- Born: Elizabeth Macdonald 19 August 1880 Dundee
- Died: c. 1969 London
- Known for: Physician, broadcaster and prominent member of the "League of Mothers"

= Elizabeth Bryson =

Elizabeth Horne Bain Bryson née Macdonald (19 August 1880, Dundee — c.1969, London) was a physician, broadcaster, and prominent member of the League of Mothers, an organisation promoting the Christian upbringing of children.

== Education and early life ==
Born in Dundee to parents of humble means, Elizabeth Macdonald was the daughter of Donald Macdonald, 'sometime cashier and poet', and Elizabeth Bain, a teacher. She graduated at the age of 19 from the University of St Andrews with a degree in English Literature with first-class honours.
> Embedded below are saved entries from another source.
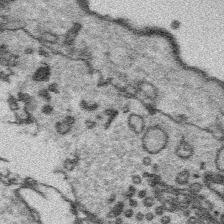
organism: Platynereis dumerilii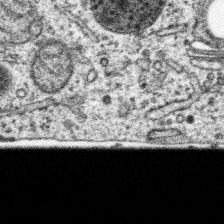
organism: Human
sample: HeLa cells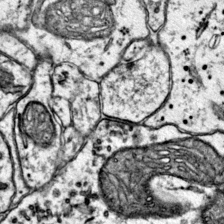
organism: Mouse
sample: Primary visual cortex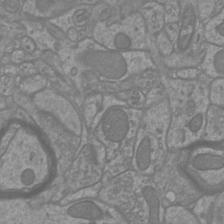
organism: Mouse
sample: Cortical neurons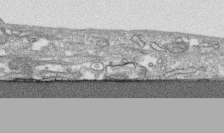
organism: Human
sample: CRL-1474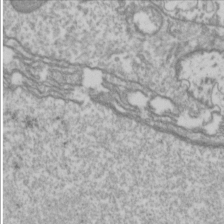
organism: Drosophila
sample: Cell division; meiosis; drosophila spermatocytes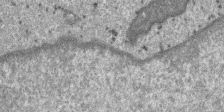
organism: Human
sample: Lung epithelial cells infected with SARS-CoV-2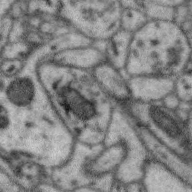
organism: Zebra finch
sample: Brain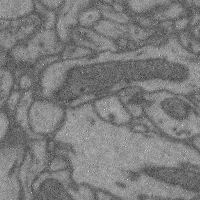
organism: Mouse
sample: Cerebral cortex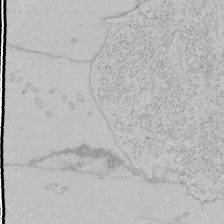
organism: Human
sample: Mitochondria in HCT116 cells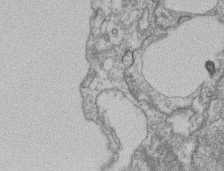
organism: Mouse
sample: T cell stromal cell synapse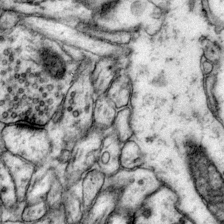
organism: Mouse
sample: Primary visual cortex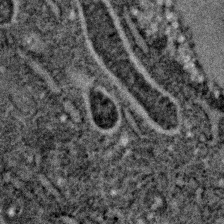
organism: C. elegans
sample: C. elegans embryo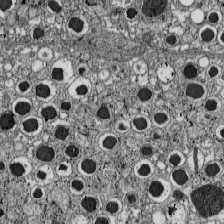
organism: C57BL Mouse
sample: Pancreatic islet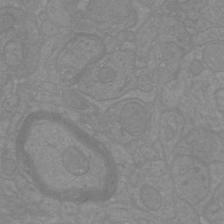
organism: Mouse
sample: Cortical neurons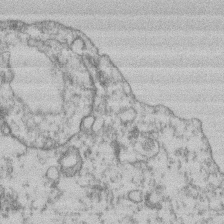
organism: Mouse
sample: T cell stromal cell synapse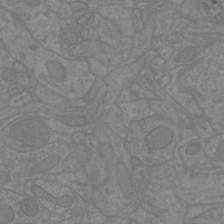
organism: Mouse
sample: Cortical neurons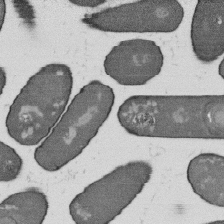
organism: B. subtilis
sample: Bacterial spore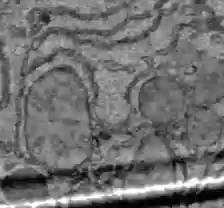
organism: C57BL Mouse
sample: Liver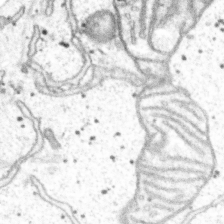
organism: Human
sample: HeLa cells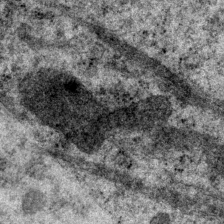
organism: P. pacificus
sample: Pharynx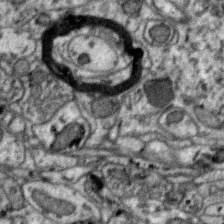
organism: Zebra finch
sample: Brain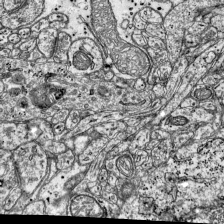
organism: Mouse
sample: Visual Cortex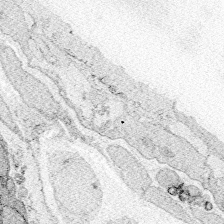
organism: Zebrafish
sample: Whole-Brain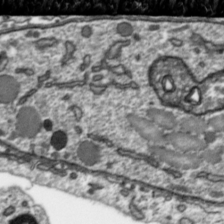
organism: Toxoplasma gondii
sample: Parasites in a vacuole inside a host cell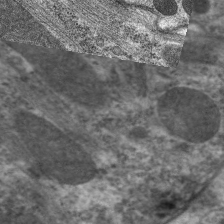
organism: C. elegans
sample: Pharynx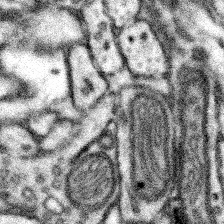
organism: Mouse
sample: Somatosensory cortex neuropil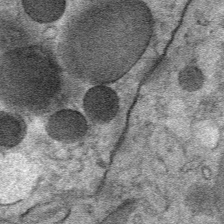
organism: Mouse
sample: Mouse Salivary gland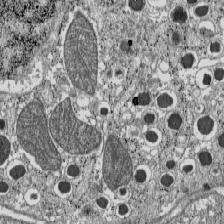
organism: C57BL Mouse
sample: Pancreatic islet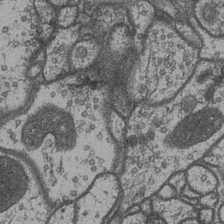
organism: Drosophila
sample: Optic medulla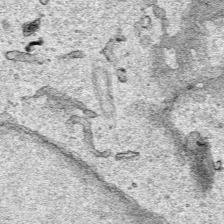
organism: Human
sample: Mitochondria in HCT116 cells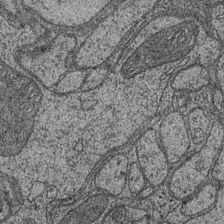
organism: Drosophila
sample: Optic medulla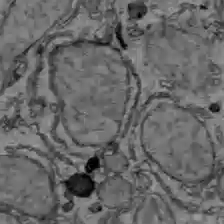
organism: C57BL Mouse
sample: Liver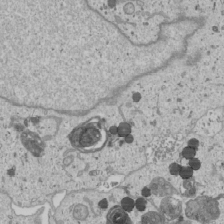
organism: Human
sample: Mitochondria in U2OS cells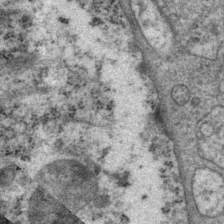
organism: P. pacificus
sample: Pharynx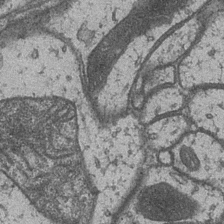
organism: Drosophila
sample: Optic medulla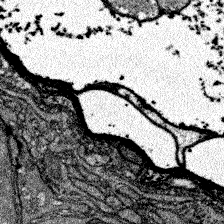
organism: Zebrafish
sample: Larval olfactory bulb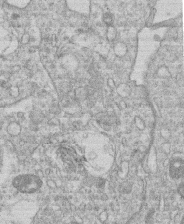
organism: Human
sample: Macrophage cells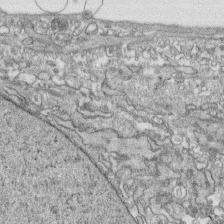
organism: Human
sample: CRL-1474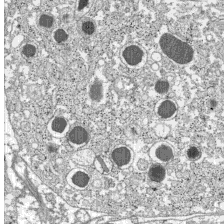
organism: C57BL Mouse
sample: Pancreatic islet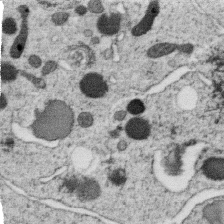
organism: C. elegans
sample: C. elegans oocyte; sperm cells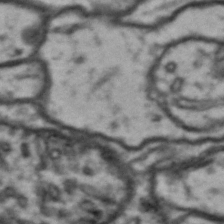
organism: Drosophila
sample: Brain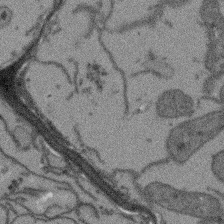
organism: Arabidopsis thaliana
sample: Root tip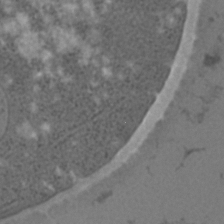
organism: C. elegans
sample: C. elegans embryo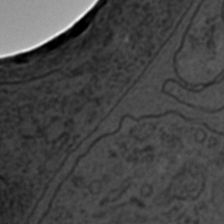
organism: C. elegans
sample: C. elegans embryo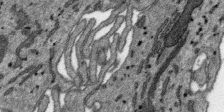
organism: Human
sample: Lung epithelial cells, uninfected (mock) control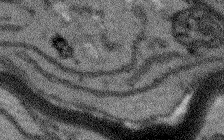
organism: Arabidopsis thaliana
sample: Root tip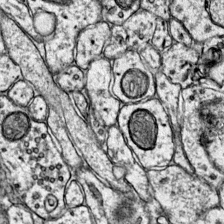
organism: Mouse
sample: Primary visual cortex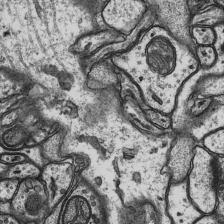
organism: Rat
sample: Hippocampus

She was a medical student at the University College of Dundee and the Bute Medical School (now St Andrews), where she graduated MBChB in 1905, completing an MD and publishing her thesis in 1907.

== Career ==

=== Practice in New Zealand ===
As a woman, she was not offered a hospital appointment in Scotland and left for New Zealand to enter private practice as an assistant. During the First World War, she was a school medical officer. She returned to general practice in 1918, after marrying Dr Robert Bryson. (1877-1934). The couple had two children, both of whom became doctors.

Upon moving to Wellington, Elizabeth Bryson specialised in gynaecology and women's health, and 'women flocked to consult her.' Her husband supported her in this.

She was also a prominent member of the League of Mothers, promoting the Christian faith in the upbringing of children. She was considered a 'born organiser' and 'excelling in all things domestic, as a good Scots woman should' by her contemporaries.

=== Return to United Kingdom ===
Bryson returned to Britain in the 1930s and studied psychology at the Tavistock in London, applying this in her pioneering research on the psychosomatic approach in gynaecology.

== Later life ==
After her return to New Zealand in 1939 she broadcast eight radio talks on nutrition for the Health Department. After her retirement in 1953, she wrote a History of the League of Mothers in New Zealand in 1959, and later wrote her autobiography, Look Back In Wonder, in 1966. Her autobiography has been quoted by researchers on topics such as the power of the book in the lives of working people and the medical career ambitions of women of her generation. She died in London in 1969.